If one of the bombers’ goals in slaughtering hundreds of innocent men, women and children at hotels and churches on Easter Sunday was to stir new religious hatred in Sri Lanka, that may now be happening in some areas. 

Halfway through his first five-year term, UN Secretary General Antonio Guterres is becoming defined by his silence on human rights — even as serious rights abuses proliferate.

A senior UN human rights expert has said that the rejection by Myanmar’s Supreme Court of a final appeal by two jailed Reuters journalists is a "grave injustice".  Wa Lone and Kyaw Soe Oo were jailed for seven years in connection with their investigation into the massacre of Rohingya men and boys in Rakhine State in 2017. Last week they were awarded a Pulitzer Prize for their reporting. 
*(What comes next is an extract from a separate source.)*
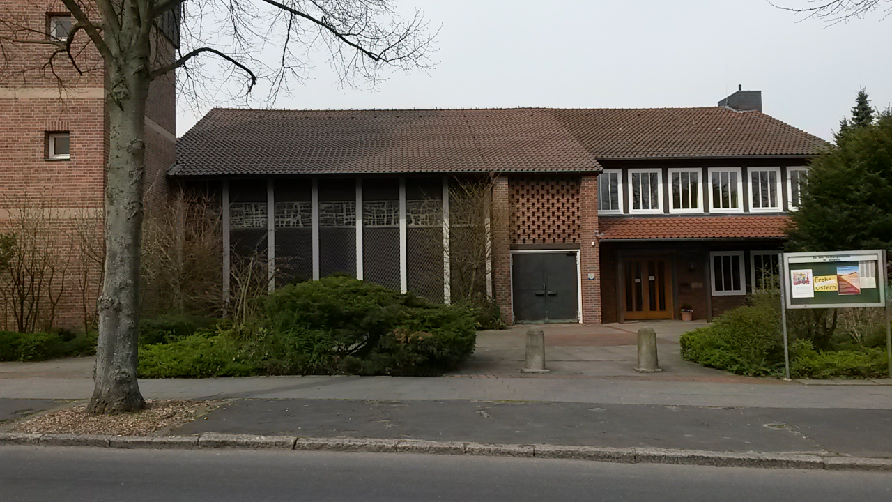 Zu sehen ist der Gemeindesaal von der gegenüberliegenden Straßenseite

Prosecutors in the Central African Republic should investigate why militia leaders have been recently awarded with government positions.

There is alarm in the UK, where new figures show that a record 1.6 million emergency food parcels were given out by a food bank network last year – more than 500,000 of them to children. Food poverty is a growing problem in the UK

The mass execution of 37 men in Saudi Arabia this week was a travesty of justice and shows, if there was ever any doubt, that the current Saudi leadership has no interest in improving the country’s dismal human rights record.

And finally, 20-year-old Nujeen Mustafa made history this week as she became the first person with a disability to formally brief the UN Security Council. Nujeen, a refugee who fled the conflict in Syria in a wheelchair, is now a well-known disability rights advocate.